The eth0 can receive or send network package at 300Mb/s and the linux system can work well.

The eth1 also can receive or send network package at 300Mb/s and the linux system can work well.

However if we use the eth0 and eth1 together and the both ethernet card send or receive at 200Mb/s.
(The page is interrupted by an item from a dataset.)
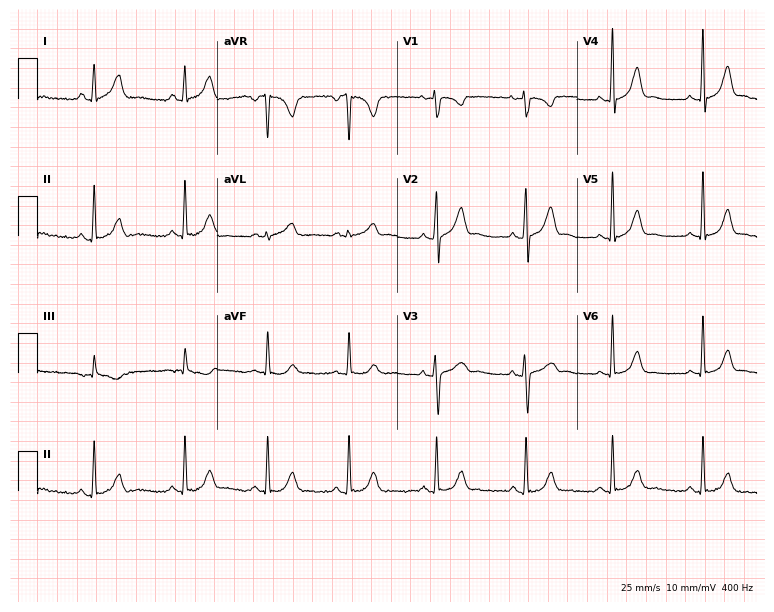
12-lead ECG (7.3-second recording at 400 Hz) from a 27-year-old female patient. Labelled as a normal ECG.

the eth1 will crashed and droped package and linux system will print watchdog time out error like below:

root@am57xx-evm:~# [ 22.078811] ------------[ cut here ]------------

[ 22.083590] WARNING: CPU: 0 PID: 3 at net/sched/sch_generic.c:316 dev_watchdog+0x258/0x25c

[ 22.091967] NETDEV WATCHDOG: eth1 (cpsw): transmit queue 0 timed out

[ 22.098347] Modules linked in: bc_example(O) sha512_generic sha512_arm sha256_generic sha1_generic sha1_arm_neon sha1_arm md5 xfrm_user xfrm4_tunnel cbc ipcomp xfrm_ipcomp esp4 ah4 af_key xfrm_algo bluetooth rpmsg_proto xhci_plat_hcd xhci_hcd pru_rproc usbcore pruss_intc pruss rpmsg_rpc dwc3 udc_core usb_common snd_soc_simple_card snd_soc_simple_card_utils snd_soc_omap_hdmi_audio ahci_platform libahci_platform libahci pvrsrvkm(O) libata omap_aes_driver omap_sham pruss_soc_bus omap_wdt scsi_mod ti_vpe ti_sc ti_csc ti_vpdma rtc_omap dwc3_omap rtc_palmas extcon_palmas extcon_core rtc_ds1307 omap_des snd_soc_tlv320aic3x des_generic crypto_engine omap_remoteproc virtio_rpmsg_bus rpmsg_core remoteproc sch_fq_codel uio_module_drv(O) uio gdbserverproxy(O) cryptodev(O) cmemk(O)

[ 22.167354] CPU: 0 PID: 3 Comm: ksoftirqd/0 Tainted: G O 4.9.59-ga75d8e9305 #1

[ 22.175739] Hardware name: Generic DRA74X (Flattened Device Tree)

[ 22.181856] Backtrace:

[ 22.184331] [<c020b29c>] (dump_backtrace) from [<c020b558>] (show_stack+0x18/0x1c)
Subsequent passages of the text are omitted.